Step 1: Motif compare function. If the users can provide the origin sequences for the query motifs, our method can improve the motif comparison performance by considering the weak conserved signals of motifs flanking regions, see details in FAQ 13. However this is optional and the default option is "no".
Step 2: Enter query sequence. In this step, the users are only allowed to submit the motif alignments; and the origin sequences of submited motifs (in FASTA format) should be submitted if the users select "Yes" in Step 1.
Step 3: same to the step 3 in Tutorial 2.
Step 4: same to the step 4 in Tutorial 2.

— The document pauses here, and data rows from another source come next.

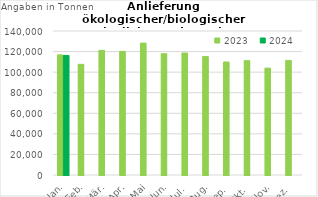
| Category | 2023 | 2024 |
|---|---|---|
| Jan. | 116779.33 | 116227.873 |
| Feb. | 107594.545 | 0 |
| Mär. | 121212.435 | 0 |
| Apr. | 120208.989 | 0 |
| Mai | 128253.711 | 0 |
| Jun. | 117942.851 | 0 |
| Jul. | 118612.122 | 0 |
| Aug. | 115248.086 | 0 |
| Sep. | 109871.811 | 0 |
| Okt. | 111178.903 | 0 |
| Nov. | 103910.089 | 0 |
| Dez. | 111419.496 | 0 |
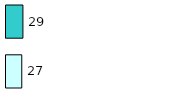
| Category | Series 0 | Series 1 |
|---|---|---|
| 0 | 27 | 29 |
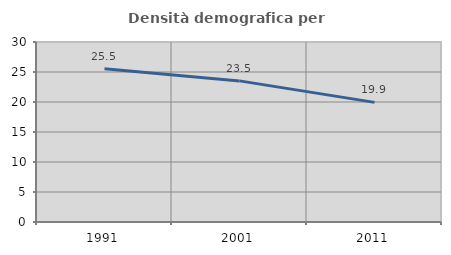
| Category | Densità demografica |
|---|---|
| 1991.0 | 25.528 |
| 2001.0 | 23.519 |
| 2011.0 | 19.938 |
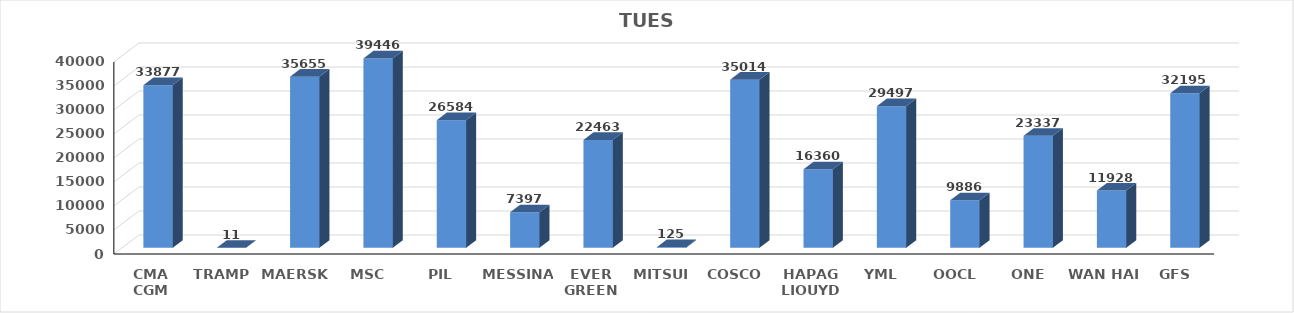
| Category | Series 0 |
|---|---|
| CMA CGM | 33877 |
| TRAMP | 11 |
| MAERSK | 35655 |
| MSC | 39446 |
| PIL | 26584 |
| MESSINA | 7397 |
| EVER GREEN | 22463 |
| MITSUI | 125 |
| COSCO | 35014 |
| HAPAG LIOUYD | 16360 |
| YML | 29497 |
| OOCL | 9886 |
| ONE | 23337 |
| WAN HAI | 11928 |
| GFS | 32195 |
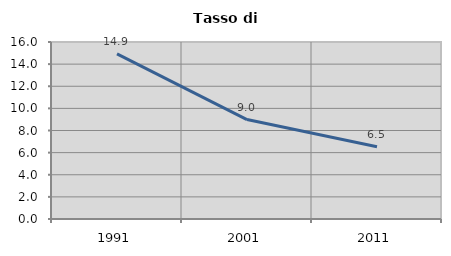
| Category | Tasso di disoccupazione   |
|---|---|
| 1991.0 | 14.921 |
| 2001.0 | 8.987 |
| 2011.0 | 6.531 |
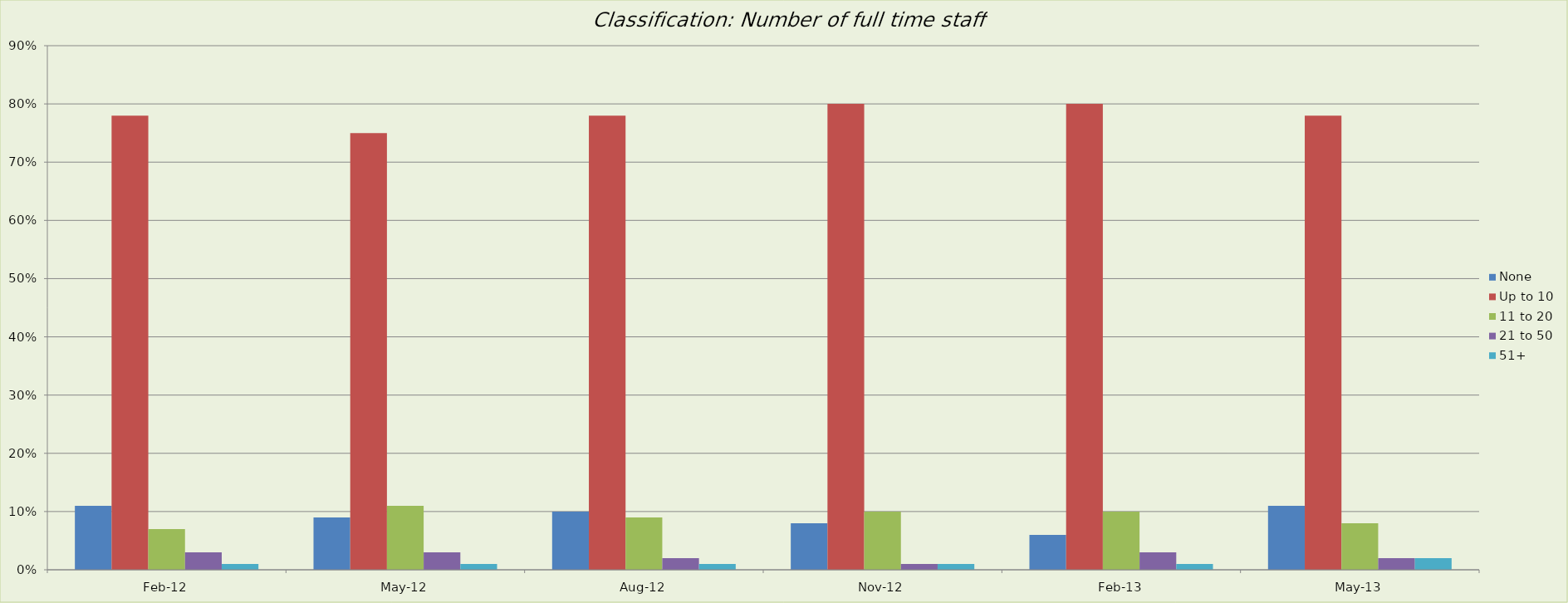
| Category | None | Up to 10 | 11 to 20 | 21 to 50 | 51+ |
|---|---|---|---|---|---|
| 2012-02-01 | 0.11 | 0.78 | 0.07 | 0.03 | 0.01 |
| 2012-05-01 | 0.09 | 0.75 | 0.11 | 0.03 | 0.01 |
| 2012-08-01 | 0.1 | 0.78 | 0.09 | 0.02 | 0.01 |
| 2012-11-01 | 0.08 | 0.8 | 0.1 | 0.01 | 0.01 |
| 2013-02-01 | 0.06 | 0.8 | 0.1 | 0.03 | 0.01 |
| 2013-05-01 | 0.11 | 0.78 | 0.08 | 0.02 | 0.02 |
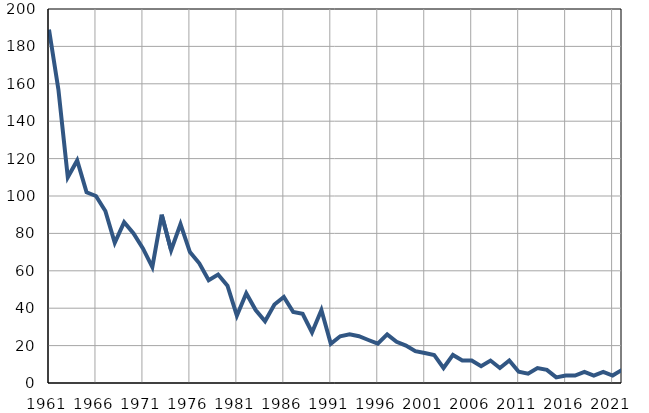
| Category | Умрла 
одојчад |
|---|---|
| 1961.0 | 189 |
| 1962.0 | 157 |
| 1963.0 | 110 |
| 1964.0 | 119 |
| 1965.0 | 102 |
| 1966.0 | 100 |
| 1967.0 | 92 |
| 1968.0 | 75 |
| 1969.0 | 86 |
| 1970.0 | 80 |
| 1971.0 | 72 |
| 1972.0 | 62 |
| 1973.0 | 90 |
| 1974.0 | 71 |
| 1975.0 | 85 |
| 1976.0 | 70 |
| 1977.0 | 64 |
| 1978.0 | 55 |
| 1979.0 | 58 |
| 1980.0 | 52 |
| 1981.0 | 36 |
| 1982.0 | 48 |
| 1983.0 | 39 |
| 1984.0 | 33 |
| 1985.0 | 42 |
| 1986.0 | 46 |
| 1987.0 | 38 |
| 1988.0 | 37 |
| 1989.0 | 27 |
| 1990.0 | 39 |
| 1991.0 | 21 |
| 1992.0 | 25 |
| 1993.0 | 26 |
| 1994.0 | 25 |
| 1995.0 | 23 |
| 1996.0 | 21 |
| 1997.0 | 26 |
| 1998.0 | 22 |
| 1999.0 | 20 |
| 2000.0 | 17 |
| 2001.0 | 16 |
| 2002.0 | 15 |
| 2003.0 | 8 |
| 2004.0 | 15 |
| 2005.0 | 12 |
| 2006.0 | 12 |
| 2007.0 | 9 |
| 2008.0 | 12 |
| 2009.0 | 8 |
| 2010.0 | 12 |
| 2011.0 | 6 |
| 2012.0 | 5 |
| 2013.0 | 8 |
| 2014.0 | 7 |
| 2015.0 | 3 |
| 2016.0 | 4 |
| 2017.0 | 4 |
| 2018.0 | 6 |
| 2019.0 | 4 |
| 2020.0 | 6 |
| 2021.0 | 4 |
| 2022.0 | 7 |
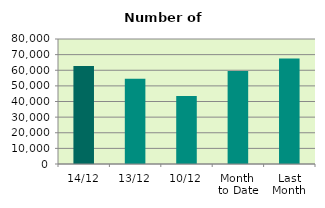
| Category | Series 0 |
|---|---|
| 14/12 | 62656 |
| 13/12 | 54548 |
| 10/12 | 43478 |
| Month 
to Date | 59505.8 |
| Last
Month | 67470.455 |
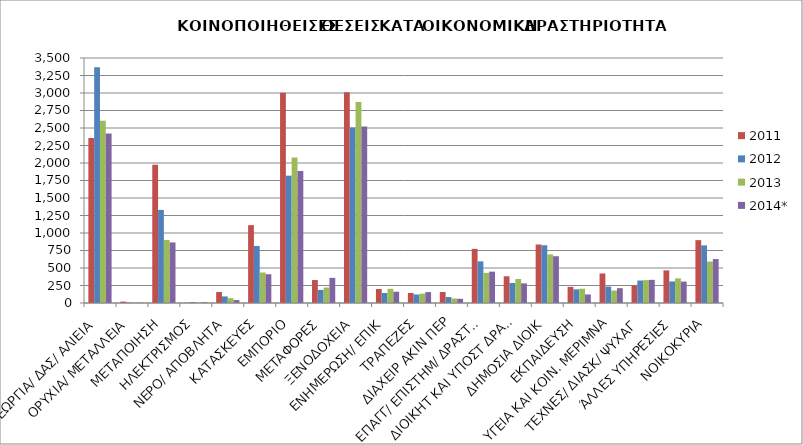
| Category | 2011 | 2012 | 2013 | 2014* |
|---|---|---|---|---|
| ΓΕΩΡΓΙΑ/ ΔΑΣ/ ΑΛΙΕΙΑ | 2358 | 3368 | 2605 | 2420 |
| ΟΡΥΧΙΑ/ ΜΕΤΑΛΛΕΙΑ | 20 | 7 | 2 | 4 |
| ΜΕΤΑΠΟΙΗΣΗ | 1976 | 1330 | 901 | 865 |
| ΗΛΕΚΤΡΙΣΜΟΣ | 3 | 13 | 5 | 10 |
| ΝΕΡΟ/ ΑΠΟΒΛΗΤΑ | 157 | 94 | 69 | 42 |
| ΚΑΤΑΣΚΕΥΕΣ | 1112 | 815 | 436 | 411 |
| ΕΜΠΟΡΙΟ | 3005 | 1819 | 2077 | 1885 |
| ΜΕΤΑΦΟΡΕΣ | 328 | 187 | 221 | 359 |
| ΞΕΝΟΔΟΧΕΙΑ | 3010 | 2507 | 2873 | 2520 |
| ΕΝΗΜΕΡΩΣΗ/ ΕΠΙΚ | 200 | 143 | 203 | 161 |
| ΤΡΑΠΕΖΕΣ | 143 | 121 | 134 | 156 |
| ΔΙΑΧΕΙΡ ΑΚΙΝ ΠΕΡ | 157 | 85 | 64 | 60 |
| ΕΠΑΓΓ/ ΕΠΙΣΤΗΜ/ ΔΡΑΣΤΗΡ | 774 | 595 | 430 | 448 |
| ΔΙΟΙΚΗΤ ΚΑΙ ΥΠΟΣΤ ΔΡΑΣΤΗΡ  | 382 | 285 | 343 | 280 |
| ΔΗΜΟΣΙΑ ΔΙΟΙΚ | 836 | 825 | 694 | 668 |
| ΕΚΠΑΙΔΕΥΣΗ | 230 | 195 | 204 | 122 |
| ΥΓΕΙΑ ΚΑΙ ΚΟΙΝ. ΜΕΡΙΜΝΑ | 422 | 235 | 178 | 212 |
| ΤΕΧΝΕΣ/ ΔΙΑΣΚ/ ΨΥΧΑΓ | 253 | 321 | 327 | 331 |
| ΆΛΛΕΣ ΥΠΗΡΕΣΙΕΣ | 466 | 308 | 352 | 306 |
| ΝΟΙΚΟΚΥΡΙΑ | 898 | 823 | 592 | 628 |
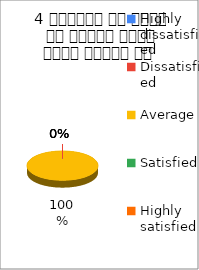
| Category | 4 शिक्षक ने विषय के प्रति रूचि रूचि जागृत की  |
|---|---|
| Highly dissatisfied | 0 |
| Dissatisfied | 0 |
| Average | 1 |
| Satisfied | 0 |
| Highly satisfied | 0 |
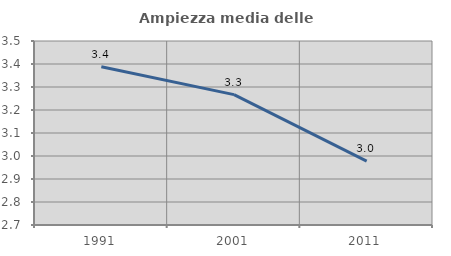
| Category | Ampiezza media delle famiglie |
|---|---|
| 1991.0 | 3.388 |
| 2001.0 | 3.267 |
| 2011.0 | 2.978 |
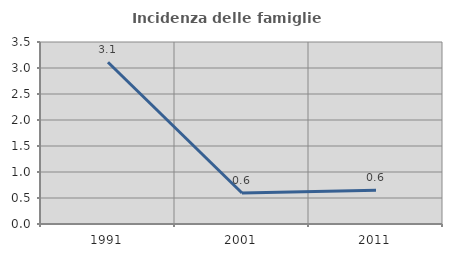
| Category | Incidenza delle famiglie numerose |
|---|---|
| 1991.0 | 3.11 |
| 2001.0 | 0.595 |
| 2011.0 | 0.648 |
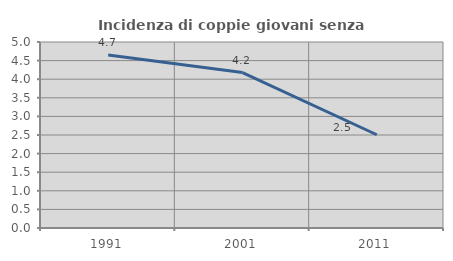
| Category | Incidenza di coppie giovani senza figli |
|---|---|
| 1991.0 | 4.652 |
| 2001.0 | 4.178 |
| 2011.0 | 2.507 |
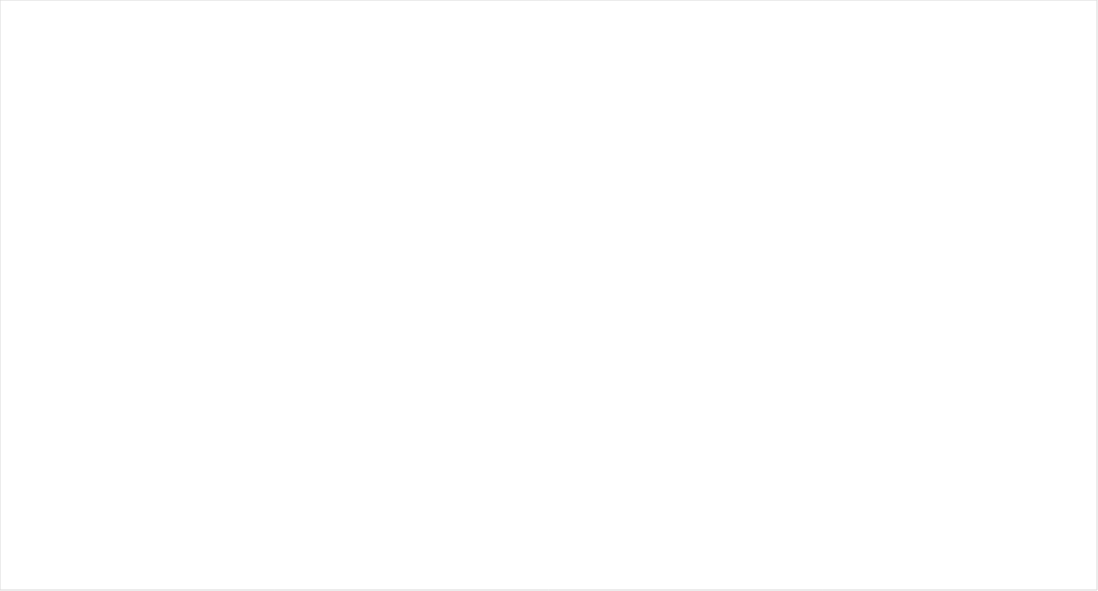
| Category | Total |
|---|---|
| GFPSC–1 | 1.5 |
| GFPSC–2 | 4 |
| GFPSC–3 | 2 |
| GFPSC–4 | 0 |
| GFPSC–5 | 1 |
| GFPSC–6 | 2 |
| GFPSC–7 | 1 |
| GFPSC–8 | 1 |
| GFPSC–9 | 1 |

8. How to do motif occurrence analysis

his function is only available to the users as a follow-up analysis in the results page of motif finding and motif scanning. See details in Tutorial 4 and 6. The results page is as follows,

In above table, the co-occurrence P-values of each pair of motifs are shown in the third column, which are calculated based on the hyper-geometric disctribution, see details in FAQ 15. Other relative number in the hyper-geometric disctribution are shown in the last four columns. In this example results page, using the sample data on our server, we can see that motif-2 and motif-5 prefer to occur together, hence may regulate downstream genes together with high probability, see the mapping picture below:


9. How to interpret the results page of motif comparison and clustering

(i)The paired similarity, which is table containing the similarity score between any pair of submitted motifs. All of the three columns can be sorted in practice. Hence, the users can easily get the answer to "which pair of motifs has the highest similarity score" and "for one of the motif, which is the most simiar one?". In addition, the two motif logos will be shown if the users click the similarity score.

(ii)The similarity matrix, where the users can get the overall view of the similarities between any pair of motifs. In addition, we color each element with the scale of corresponding similarity score. The darker of the color is, the more similar the corresponding two motifs are. The server provides sort operation on each column to check the most similar motifs for target motif.